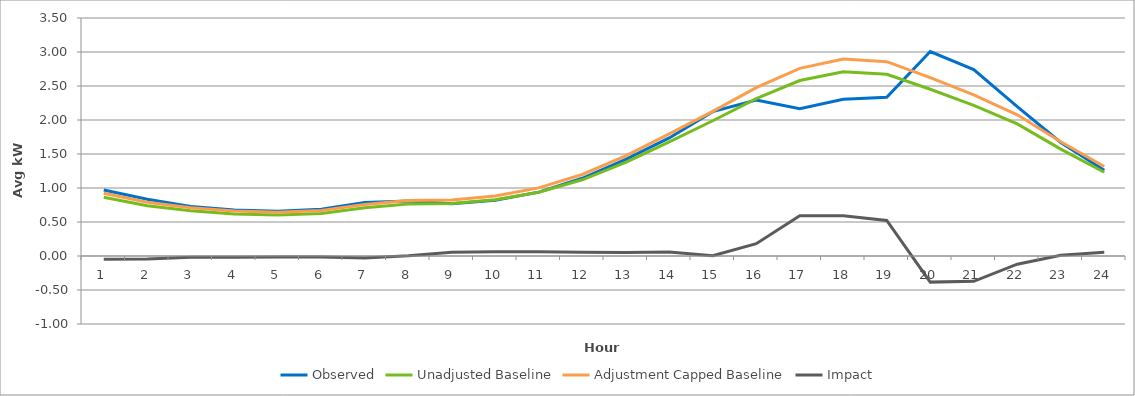
| Category | Observed | Unadjusted Baseline | Adjustment Capped Baseline | Impact |
|---|---|---|---|---|
| 0 | 0.971 | 0.863 | 0.923 | -0.049 |
| 1 | 0.833 | 0.739 | 0.791 | -0.043 |
| 2 | 0.73 | 0.665 | 0.711 | -0.019 |
| 3 | 0.678 | 0.617 | 0.66 | -0.018 |
| 4 | 0.657 | 0.601 | 0.643 | -0.013 |
| 5 | 0.686 | 0.627 | 0.67 | -0.016 |
| 6 | 0.788 | 0.709 | 0.759 | -0.029 |
| 7 | 0.811 | 0.763 | 0.816 | 0.005 |
| 8 | 0.77 | 0.771 | 0.824 | 0.054 |
| 9 | 0.82 | 0.826 | 0.883 | 0.063 |
| 10 | 0.939 | 0.937 | 1.002 | 0.062 |
| 11 | 1.143 | 1.121 | 1.199 | 0.055 |
| 12 | 1.422 | 1.378 | 1.474 | 0.051 |
| 13 | 1.736 | 1.679 | 1.796 | 0.059 |
| 14 | 2.124 | 1.989 | 2.127 | 0.003 |
| 15 | 2.294 | 2.315 | 2.476 | 0.181 |
| 16 | 2.166 | 2.58 | 2.759 | 0.593 |
| 17 | 2.306 | 2.71 | 2.898 | 0.591 |
| 18 | 2.334 | 2.672 | 2.857 | 0.523 |
| 19 | 3.006 | 2.452 | 2.622 | -0.384 |
| 20 | 2.742 | 2.216 | 2.37 | -0.372 |
| 21 | 2.197 | 1.942 | 2.076 | -0.121 |
| 22 | 1.67 | 1.572 | 1.681 | 0.01 |
| 23 | 1.263 | 1.231 | 1.317 | 0.054 |
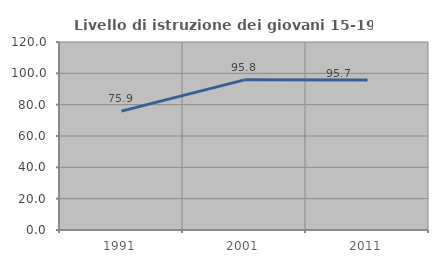
| Category | Livello di istruzione dei giovani 15-19 anni |
|---|---|
| 1991.0 | 75.889 |
| 2001.0 | 95.833 |
| 2011.0 | 95.722 |

################

● WORK REQUIRED:
Pictures stay out, and every line of the records is transcribed exactly.

● FINISHED EXERCISE:
| Category | Observed | Unadjusted Baseline | Adjustment Capped Baseline | Impact |
|---|---|---|---|---|
| 0 | 0.971 | 0.863 | 0.923 | -0.049 |
| 1 | 0.833 | 0.739 | 0.791 | -0.043 |
| 2 | 0.73 | 0.665 | 0.711 | -0.019 |
| 3 | 0.678 | 0.617 | 0.66 | -0.018 |
| 4 | 0.657 | 0.601 | 0.643 | -0.013 |
| 5 | 0.686 | 0.627 | 0.67 | -0.016 |
| 6 | 0.788 | 0.709 | 0.759 | -0.029 |
| 7 | 0.811 | 0.763 | 0.816 | 0.005 |
| 8 | 0.77 | 0.771 | 0.824 | 0.054 |
| 9 | 0.82 | 0.826 | 0.883 | 0.063 |
| 10 | 0.939 | 0.937 | 1.002 | 0.062 |
| 11 | 1.143 | 1.121 | 1.199 | 0.055 |
| 12 | 1.422 | 1.378 | 1.474 | 0.051 |
| 13 | 1.736 | 1.679 | 1.796 | 0.059 |
| 14 | 2.124 | 1.989 | 2.127 | 0.003 |
| 15 | 2.294 | 2.315 | 2.476 | 0.181 |
| 16 | 2.166 | 2.58 | 2.759 | 0.593 |
| 17 | 2.306 | 2.71 | 2.898 | 0.591 |
| 18 | 2.334 | 2.672 | 2.857 | 0.523 |
| 19 | 3.006 | 2.452 | 2.622 | -0.384 |
| 20 | 2.742 | 2.216 | 2.37 | -0.372 |
| 21 | 2.197 | 1.942 | 2.076 | -0.121 |
| 22 | 1.67 | 1.572 | 1.681 | 0.01 |
| 23 | 1.263 | 1.231 | 1.317 | 0.054 |
| Category | Livello di istruzione dei giovani 15-19 anni |
|---|---|
| 1991.0 | 75.889 |
| 2001.0 | 95.833 |
| 2011.0 | 95.722 |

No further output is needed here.